Sensitivity is a virtue. And Maslow is sometimes accused of being an idealist, of being too much an optimist. He believed that, if freed from the bonds of civilization, if healed from the kinds of abuses, traumas, and neglect that lie at the root of so much of our emotional suffering, we would be good. I think he’s right. The reason I know: we never stop looking for goodness. Our souls need goodness like our bodies need water. What we don’t realize: it’s being hidden in plain sight.


This is another collage that’s been scanned at home…and I do hope the quality is suitable. It is not yet available in my Etsy shop (but will be soon).

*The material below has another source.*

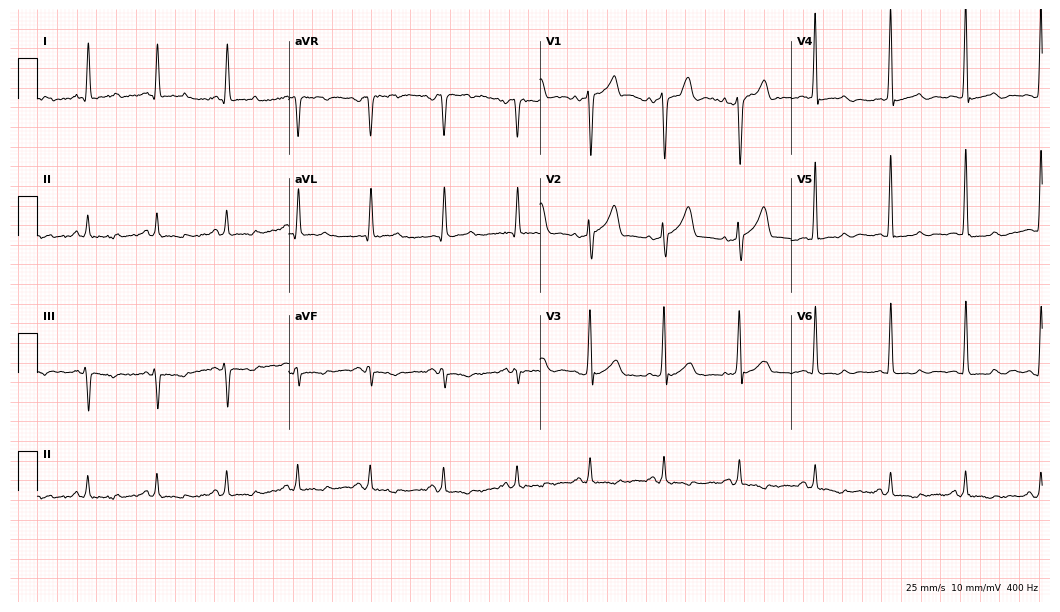
Resting 12-lead electrocardiogram. Patient: a male, 60 years old. None of these six findings is recorded: first-degree AV block, right bundle branch block, left bundle branch block, sinus bradycardia, atrial fibrillation, sinus tachycardia.
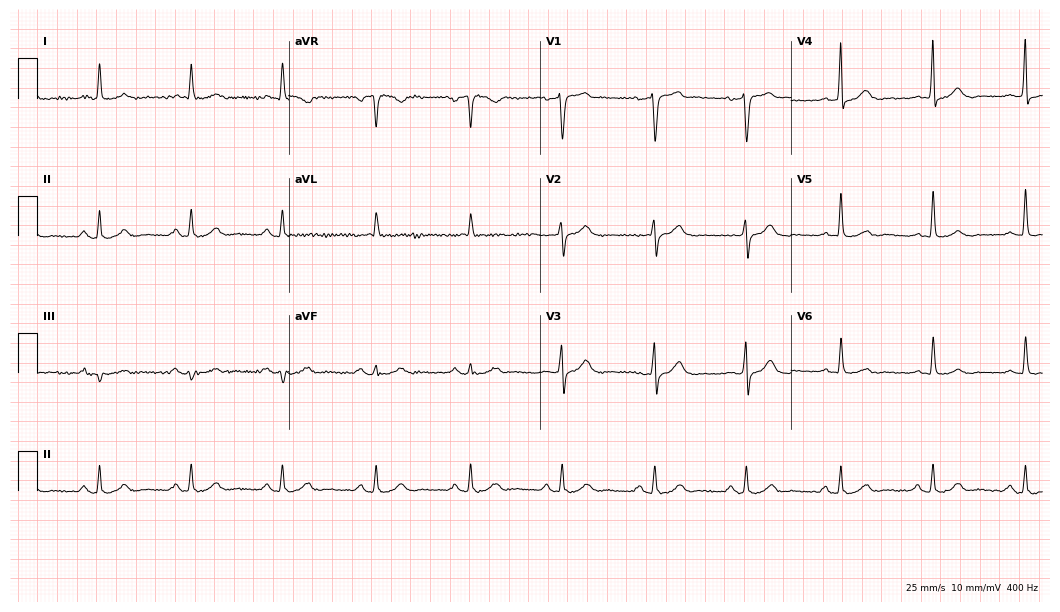
12-lead ECG from a man, 54 years old. Recorded interpretation: within normal limits.

9 responses to “Sensitivity Is a Virtue”

  1. This speaks of many beautiful truths. Thank you. I have always been sensitive, and like you, I’ve grown more sensitive as I’ve gotten older. I don’t have the time, energy, or desire for things that disturb my peace. If they do, I disengage. If I can’t for some reason (rare), then I have learned to limit and set boundaries. Getting older does have its perks. ✨

    Liked by 1 person

  2. Popular culture has lost its allure to me. Maybe that’s just me getting older. But “fighting familiarization” has at times been difficult. Excellent post!

    Liked by 1 person

    • Thank you, Bob! Fighting familiarization can be difficult. Recently, I’ve been realizing how much I’ve slacked over the past few years, with work/routine changes since COVID. And I think it’s affected me negatively. Familiarization is kind of insidious…

      Liked by 1 person

  3. Yes indeed, sesitivity is a virtue. One we must protect and pursue. And I love “non-negotiable habits” as an active way to keep our senses grounded in what we desire so naturally…to find goodness and beauty in our world. Well written. And I do really like your collage’..a flower with a couple of muscial notes to augment the curves of a woman. Perfect.

    Liked by 1 person

    • Thank you very much, my friend! I’m happy you like the collage. To me, it mirrors the sentiment that we need to protect and pursue our natural sensitivity, as you said so well.